Although we formulated specific hypotheses regarding predictors of eviction in Brooklyn based on existing research, we wanted to include as many potential predictors as possible to test against our hypothesized predictors. The data we are using includes the following variables:

  * `evictions`. Number of evictions at census level.
  * `eviction_filings`. Number of eviction filings at census level.
  * `renter_occupied_households`. Number of renter occupied households in census tract. As mentioned above, this forms the denominator of our modelled rate and will be included in all models as an offset term (as `log(renter_occupied_households)`).
  * `years_since_2010`. Since our data range from 2010 to 2016, and we did not want to assume a constant effect of time, we included year as a set of indicator variables in all models except our empty model (see below).
  * `hisp`. Percent of population (at census tract level, for all race/ethnicity variables) that self-report Hispanic ethnicity.
  * `white`. Percent self-reporting White race.
  * `black`. Percent self-reporting Black race.
  * `asian`. Percent self-reporting Asian race.
  * `aian`. Percent self-reporting American Indian / Alaska Native race.
  * `nhpi`. Percent self-reporting Native Hawaiian / Pacific Islander race.
  * `other`. Percent self-reporting other race.
  * `rent_burden`. Average percent of income spent on rent.
  * `density`. Population density.
  * `pct_eng`. Percent of population who speak English less than 'Very Well'. This is interpreted as a proxy for percent English as a second language (ESL) speakers. 
  * `median_household_income`. Median census tract household income in USD.
  * `poverty_rate`. Percent living below Federal Poverty Line (FPL).
  * `median_gross_rent`. Median census tract gross rent in USD.
  * `pct_renter_occupied`. Percent of census tract occupied by renters.
  * `median_property_value`. Median census tract property value in USD.
  * `family_size`. Average family size in census tract.
  * `pct_fam_households`. Percentage of census tract households that contain families.

&nbsp;
&nbsp;

## Hypothesis

Based on prior reading and research, we hypothesize the following predictors of eviction count at the census tract level.
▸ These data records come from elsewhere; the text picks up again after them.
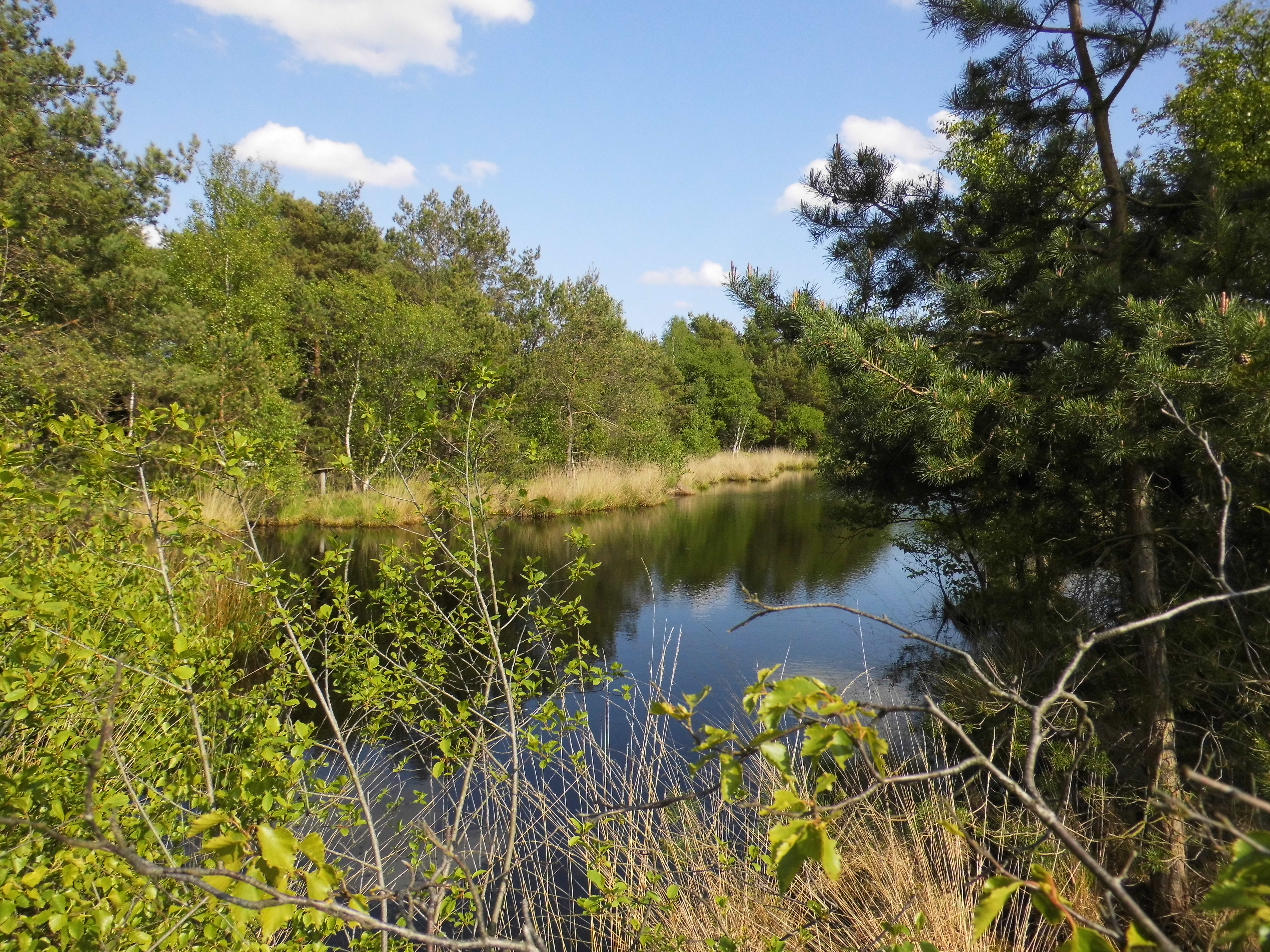 Moorsee im Fintlandsmoor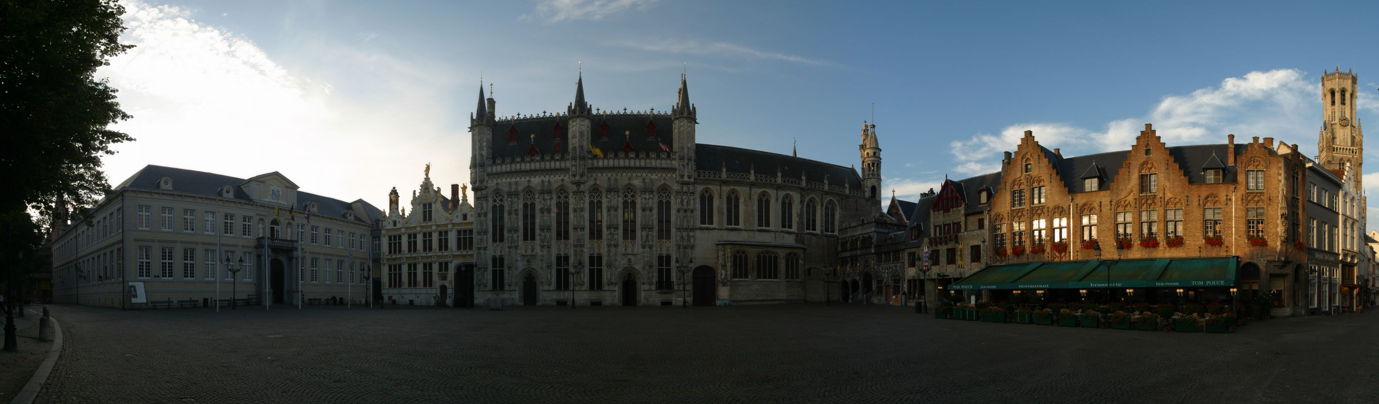 Bruges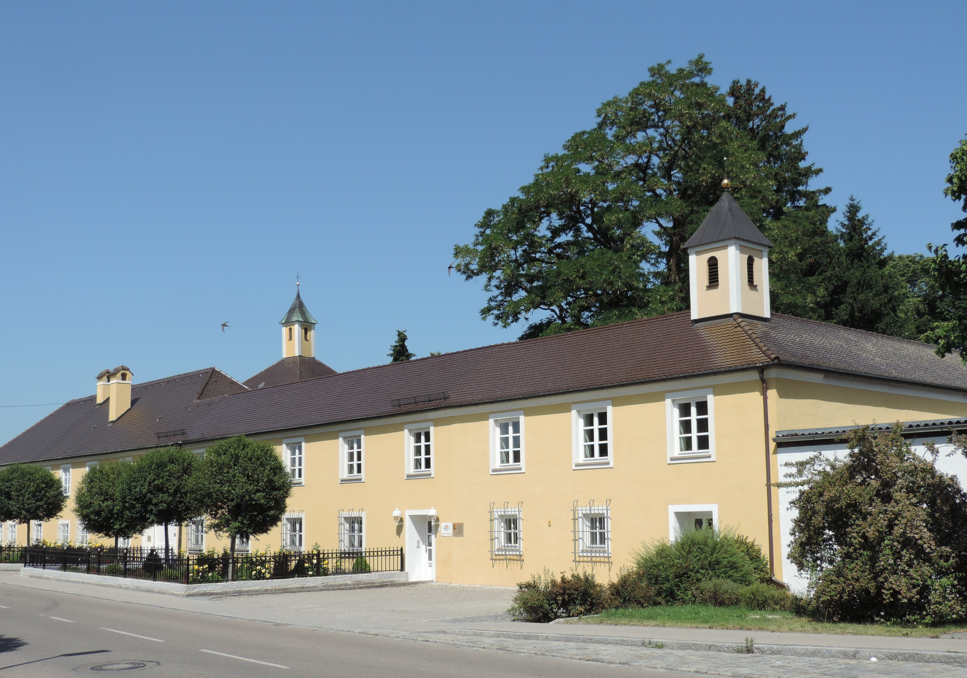 Schloss Nordendorf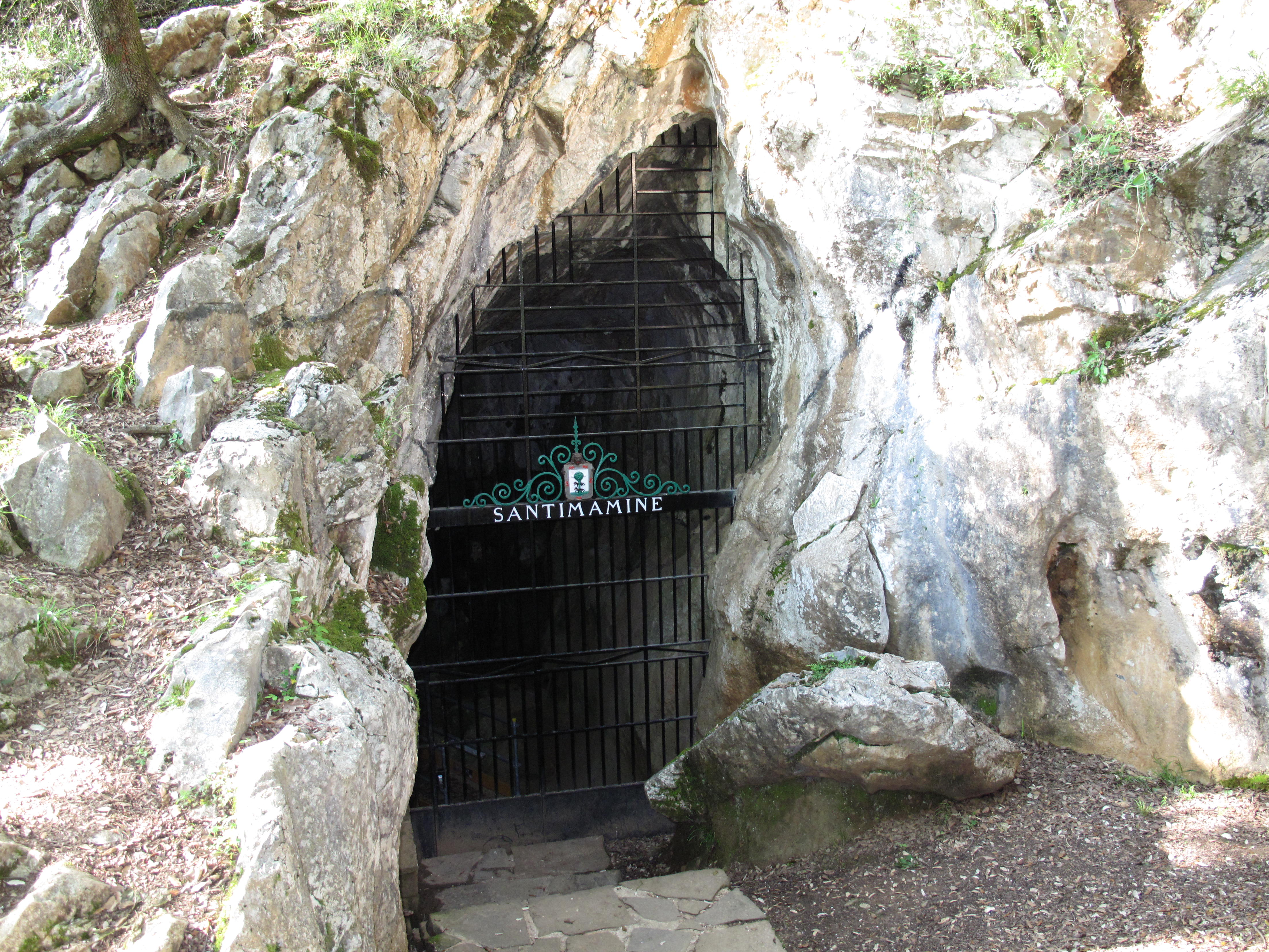 Entrada de cueva de Santimañiñe en Kortezubi, Vizcaya, Spain

See above for variable definitions.

  * `years_since_2010`
  * `rent_burden`
  * `density`
  * `pct_eng`
  * Race/ethnicity variables (`white`, `black`, `asian`, `aian`, `nhpi`, `other`, `hisp`)

&nbsp;
&nbsp;

_**For detailed model statements, see Report (link in navbar above).**_

&nbsp;
&nbsp;

## Correlation matrix

Before proceeding, it is important to assess crude correlation among our relevant variables, in case issues of multicollinearity arise during model development.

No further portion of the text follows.